Showing posts with label BillionGraves. Show all posts
Showing posts with label BillionGraves. Show all posts

Friday, December 18, 2015

What happened to BillionGraves?

Four months ago I lost my cell phone when trying to take a photo of a gravestone for BillionGraves.

This month my cell phone contract came up for renewal, and when looking for a replacement phone one of my important criteria was a camera of 5 megapixels or better, so that I could use it for the BillionGraves app that I had on my old phone.


The cheapest phone that met those criteria was the Vodafone Smart Grand, so I opted for that, and once I had got it charged up and running I set off (virtually, of course, by pressing the screen icon) for the Google Play Store to download the BillionGraves app.

The only problem was, the app wasn't there.

The icon for the Play Store is on the screen, and there are other apps that can be downloaded (like Evernote), but of BillionGraves there was no sign.

So what has happened?

The BillionGraves web site still seems to be there, but the BillionGraves app has vanished from the Google Play Store.

Has BillionGraves had a fall-out with Google, that they are no longer distributing the app through the Google Play Store so that it has to be sideloaded? Or should I have got a more expensive phone? Or is there something wrong with Vodacom's phones that they don't connect correctly to the Google Play Store?

I'm sure there are lots of other genealogists who have found the BillionGraves site and the related app useful, so can anyone tell me what has happened? Is it still working for you?

UPDATE 

The good news is that the BillionGraves app is still available. 

The bad news is that if you bought an Android phone in South Africa, which came with pre-installed apps, it will not take you to the real Google Play Store, but only to a very-much censored South African version, which has a much smaller selection of apps.

Here is a workaround:

Go to the Play Store, select the category Communications, and scroll down till you find the Firefox browser. Ignore all the distracting junk it displays about signing in and registering and all the rest. 

Just enter the URL

play.google.com

That should take you to the real Google play store, and not the lame South African one, and there you will find BillionGraves and a lot of other apps that have been withheld from South African Android users. 
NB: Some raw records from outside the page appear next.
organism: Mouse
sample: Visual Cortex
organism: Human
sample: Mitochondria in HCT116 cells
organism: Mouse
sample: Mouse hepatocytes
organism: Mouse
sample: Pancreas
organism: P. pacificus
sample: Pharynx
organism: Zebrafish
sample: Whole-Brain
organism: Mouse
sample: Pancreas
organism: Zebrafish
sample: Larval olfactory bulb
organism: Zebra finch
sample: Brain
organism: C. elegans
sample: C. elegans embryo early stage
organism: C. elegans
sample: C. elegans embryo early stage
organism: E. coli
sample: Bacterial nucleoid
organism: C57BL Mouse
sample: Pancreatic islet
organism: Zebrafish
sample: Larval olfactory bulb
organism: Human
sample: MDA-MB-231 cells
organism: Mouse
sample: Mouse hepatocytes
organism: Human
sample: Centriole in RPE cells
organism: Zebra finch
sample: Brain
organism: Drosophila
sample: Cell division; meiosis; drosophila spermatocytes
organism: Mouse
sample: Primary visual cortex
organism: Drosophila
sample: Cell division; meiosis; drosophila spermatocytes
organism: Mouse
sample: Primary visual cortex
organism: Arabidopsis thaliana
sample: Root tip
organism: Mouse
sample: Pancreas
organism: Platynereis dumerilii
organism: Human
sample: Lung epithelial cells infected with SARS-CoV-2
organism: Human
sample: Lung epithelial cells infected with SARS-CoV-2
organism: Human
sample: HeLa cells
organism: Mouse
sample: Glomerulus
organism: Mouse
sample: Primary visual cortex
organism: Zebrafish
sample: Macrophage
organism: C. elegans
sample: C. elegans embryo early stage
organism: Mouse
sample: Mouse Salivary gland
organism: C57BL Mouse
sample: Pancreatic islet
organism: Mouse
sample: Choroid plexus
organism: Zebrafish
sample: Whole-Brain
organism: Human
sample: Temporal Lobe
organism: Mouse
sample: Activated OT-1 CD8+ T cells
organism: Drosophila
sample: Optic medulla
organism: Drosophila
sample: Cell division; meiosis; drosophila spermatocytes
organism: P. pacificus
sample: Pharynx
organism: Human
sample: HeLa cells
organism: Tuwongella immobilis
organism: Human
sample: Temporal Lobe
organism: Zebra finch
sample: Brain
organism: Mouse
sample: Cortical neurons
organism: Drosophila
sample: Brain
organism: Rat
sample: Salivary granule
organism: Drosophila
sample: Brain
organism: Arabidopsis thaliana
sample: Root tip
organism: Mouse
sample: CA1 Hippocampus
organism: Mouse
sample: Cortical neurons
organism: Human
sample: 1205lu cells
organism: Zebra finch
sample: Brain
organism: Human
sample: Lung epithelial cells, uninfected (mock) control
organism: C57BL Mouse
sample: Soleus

It seems that some (many? all?) Android phones sold in South Africda come with the Google Chrome web browser pre-installed as a Wed browser, and the browser is pre-programmed to take you only to the toy Play Store, and not to the real one. Firefox is an independent browser, and is not pre-programmed like that, and will take you where you want to go.
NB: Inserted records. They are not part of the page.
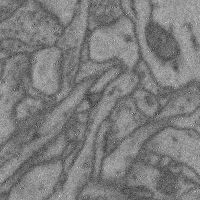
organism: Mouse
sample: Cerebral cortex
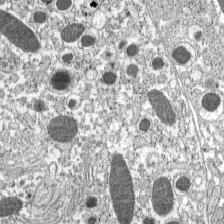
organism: C57BL Mouse
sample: Pancreatic islet
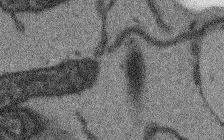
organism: Arabidopsis thaliana
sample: Root tip
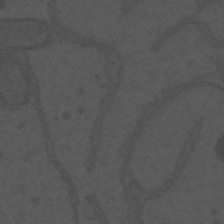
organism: Mouse
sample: Suprachiasmatic nucleus
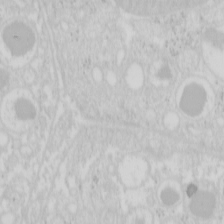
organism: Mouse
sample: Pancreas
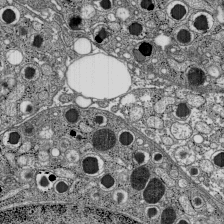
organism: C57BL Mouse
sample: Pancreatic islet
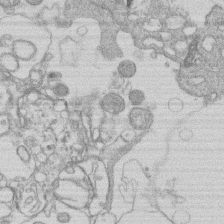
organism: Human
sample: Macrophage cells
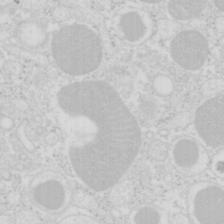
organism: Mouse
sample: Pancreas
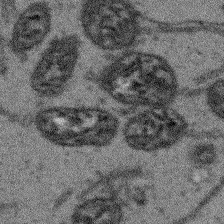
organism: Arabidopsis thaliana
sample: Root tip
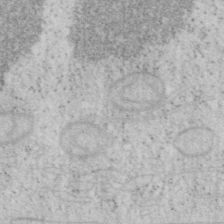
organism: Human
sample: HeLa cells
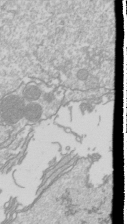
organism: Drosophila
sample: Cell division; meiosis; drosophila spermatocytes
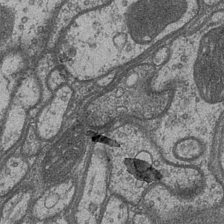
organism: Drosophila
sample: Optic medulla
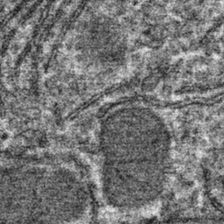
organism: Mouse
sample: Mouse hepatocytes
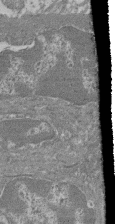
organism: Mouse
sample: Glomerulus
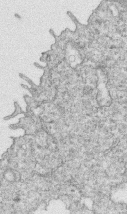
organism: Human
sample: HeLa cell HIV synapse
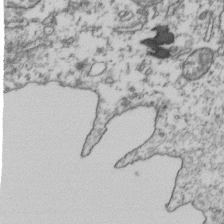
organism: Human
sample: Activated Jurkat CD4+ T cells
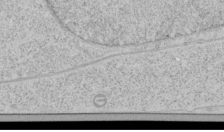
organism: Human
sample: Mitochondria in HCT116 cells
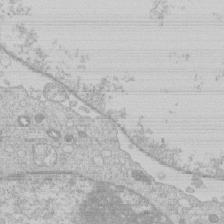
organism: Human
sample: Macrophage cells
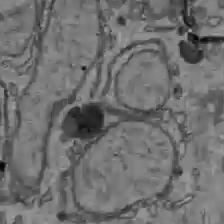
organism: C57BL Mouse
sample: Liver
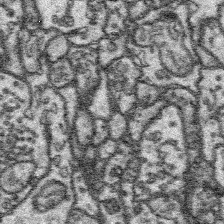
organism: Platynereis dumerilii
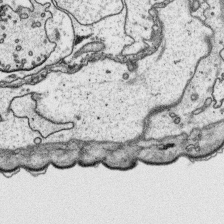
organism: Platynereis dumerilii
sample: Parapodia
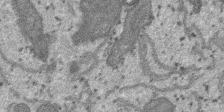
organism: Human
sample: Lung epithelial cells infected with SARS-CoV-2
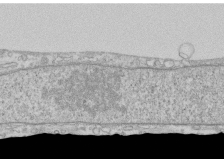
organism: Human
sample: CRL-1474
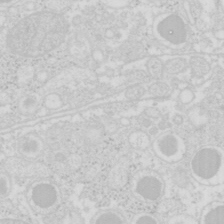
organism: Mouse
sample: Pancreas
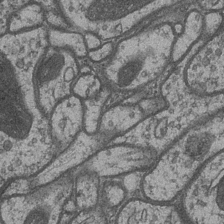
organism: Drosophila
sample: Optic medulla
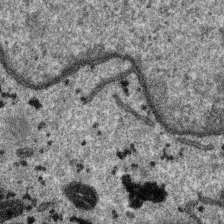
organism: Human
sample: Lung epithelial cells infected with SARS-CoV-2
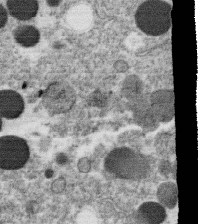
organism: C. elegans
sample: C. elegans oocyte; sperm cells
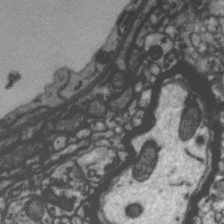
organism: Zebra finch
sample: Brain
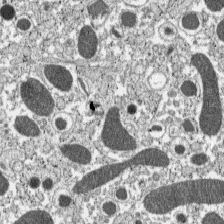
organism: C57BL Mouse
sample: Pancreatic islet
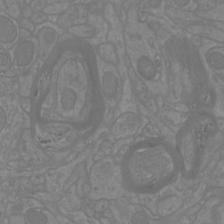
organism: Mouse
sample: Cortical neurons
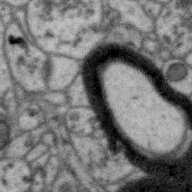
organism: Zebra finch
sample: Brain
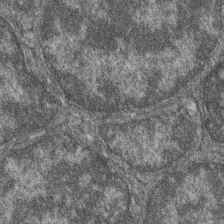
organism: Zebrafish
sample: Cilia; retinal pigment epithelium
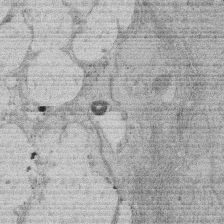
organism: Rat
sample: Salivary granule
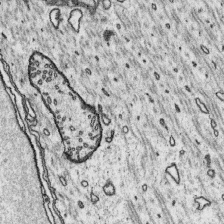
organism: Platynereis dumerilii
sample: Parapodia
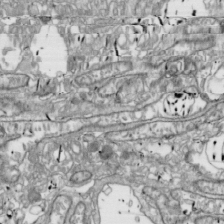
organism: Drosophila
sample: Cell division; meiosis; drosophila spermatocytes
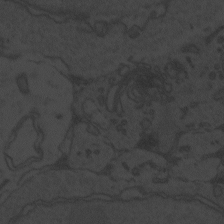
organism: Zebrafish
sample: Macrophage infected with Toxoplasma gondii
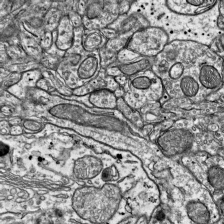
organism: Mouse
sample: Visual Cortex
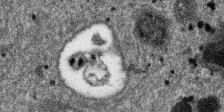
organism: Human
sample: Lung epithelial cells infected with SARS-CoV-2
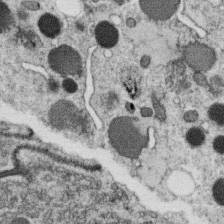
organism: C. elegans
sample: C. elegans oocyte; sperm cells
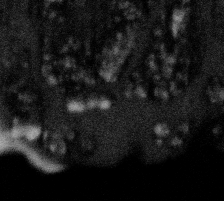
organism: Gemmata obscuriglobus
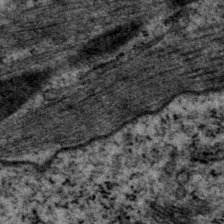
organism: P. pacificus
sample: Pharynx
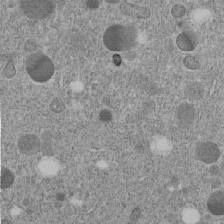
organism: C. elegans
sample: C. elegans embryo early stage
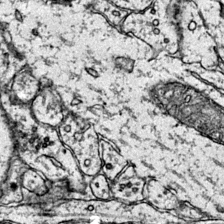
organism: Mouse
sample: Primary visual cortex
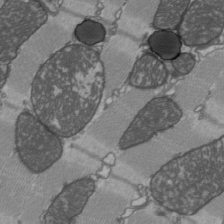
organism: C57BL Mouse
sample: Heart
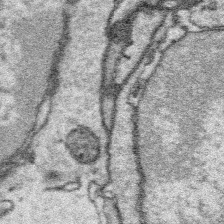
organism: Platynereis dumerilii
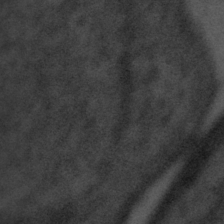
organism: Tuwongella immobilis
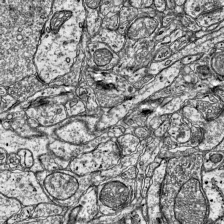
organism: Mouse
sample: Visual Cortex
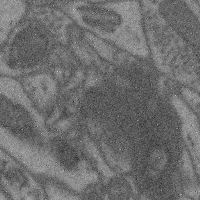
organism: Mouse
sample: Cerebral cortex

Tuesday, December 27, 2011

Billion Graves

My daughter, who is something of a fundi and enthusiast on Android smartphones, on hearing that I had recently acquired such a phone, and knowing my interest in genealogy, recommended the following "app":

Participate | Billion Graves:
The BillionGraves Project brings people together by making genealogy records available to the public.

Volunteers use smartphones to take GPS-encoded pictures of headstones in cemeteries, which are then uploaded to the Internet and transcribed for easy searching. The information on the headstones is then made available to the public.

BillionGraves software is free, easy to use, and available for desktop computers and smartphones.

There have been several other similar projects, including Find-a-Grave, and several others including a South African one, initiated by the late Peter Holden, and for which Martin Zoellner and I at one time tried to write some recording software. There is also a current project on Ancestry24.

The thing that sounds good to me about the BillionGraves project is that it uses the GPS facilities of cellphones to pinpoint the location of graves. That was something that caused the biggest difficulty when we were trying to develop software for recording monumental inscriptions - recording the locations of graves. It required describing a cemetery and its location, and if different people recorded information at different cemeteries one might end up with the same cemetery appearing several times in the database under different names.

Another thing I like about BillionGraves is that it has both a photo of the headstone, and an index of the names of people on it, making it searchable.

But I also have some doubts -- is there a way to avoid duplication? Some graves might be recorded several times, and others might be missed and not recorded at all.

I might try this out, but I'd also be interersted in having comments from people who have used BillionGraves and other grave recording software and projects, to learn which they find better and why.